A central element in the use of regenerative energy sources in an electricity grid but also in the energy supply for mobile consumers, for example, motor vehicles with an electric drive, is buffer storage means. They serve to be able to compensate for the volatility in terms of the supply feed of electric power by the sources and consumption by sinks for the electric power. Without a buffer storage means at any moment in time only the amount of electric power that is just being generated at the given time can be transported and/or provided for the consumers or sinks. By virtue of the volatility both of the sources and also the sinks it is thus not possible to ensure supply reliability.
The buffer storage means must be able to compensate in particular for short-notice and short-term fluctuations on the part of the sources and sinks. An example of this is the “kick-down,” that is to say, the short-notice implementation of the acceleration control device of an electrically driven motor vehicle. However, grid fluctuations by virtue of short-term weather changes in a supply grid involving a large proportion of renewable energy sources and short-notice load fluctuations constitute a suitable example in terms of the necessity for compensating mechanisms.
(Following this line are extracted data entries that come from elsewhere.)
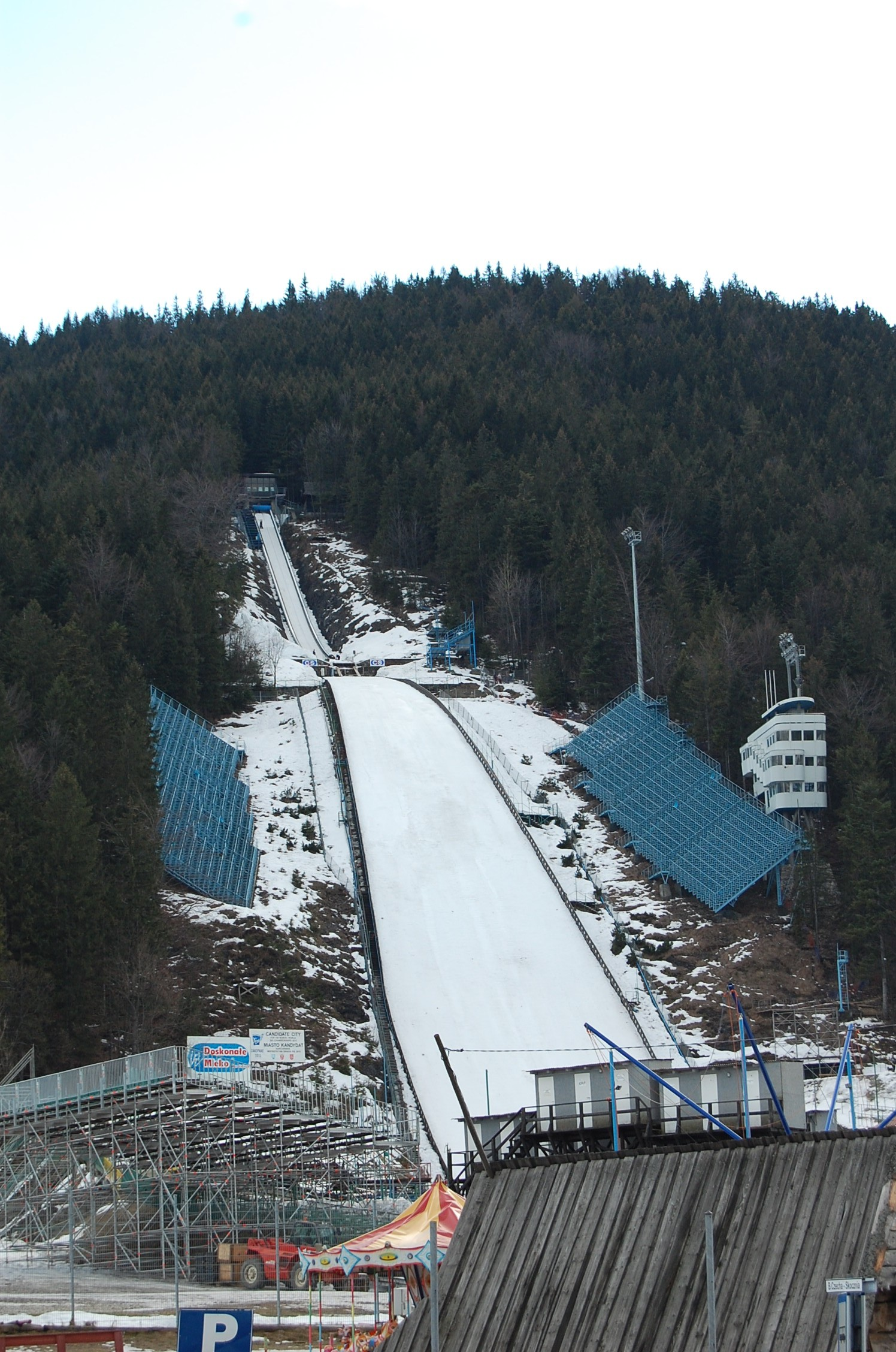 Wielka Krokiew Hill in Zakopane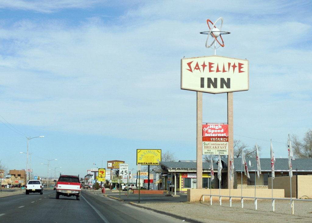 Alamogordo, New Mexico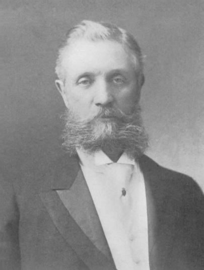 scanned image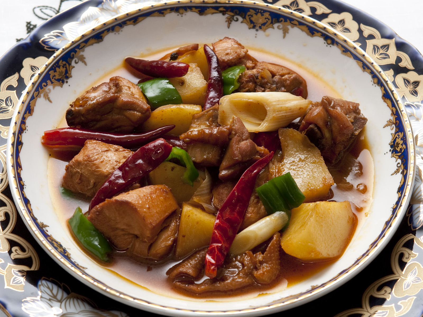 ダパンジ。シルクロード・タリム（東京）調理。

The buffer storage means must therefore be able to both deliver and also receive power in a dynamic and variable fashion.
In that respect a distinction can be drawn between various kinds of demand situations for the buffer storage means:
1. bridging longer-term periods as far as seasonal storage means,
2. balance-sheet storage for compensating for deficits and surpluses in an electricity grid,
3. compensating for short-notice and time-limited deficits and surpluses as occur for example by virtue of grid fluctuations in an electricity grid in order to stabilize the grid,
4. buffer storage means for a digital end point in a routed supply grid involving packet-based transmission as well as gateways or interfaces of such a routed supply grid involving packet-based transmission to the classic ohmic electricity grid,
5. a demand arising out of new concepts for electricity grids like for example packet-based current transport, and
6. demand scenarios as occur, for example, in the power supply of electrically driven modes of transport like automobiles, ships and aircraft.
In that respect, in principle, two situations which are to be distinguished from each other occur, namely, on the one hand, that the electric power required by a sink or a plurality of sinks at a moment in time exceeds the power afforded by the sources at that time, and on the other hand, that the power provided by the sources at a moment in time is greater than the power required by the sinks at the same time.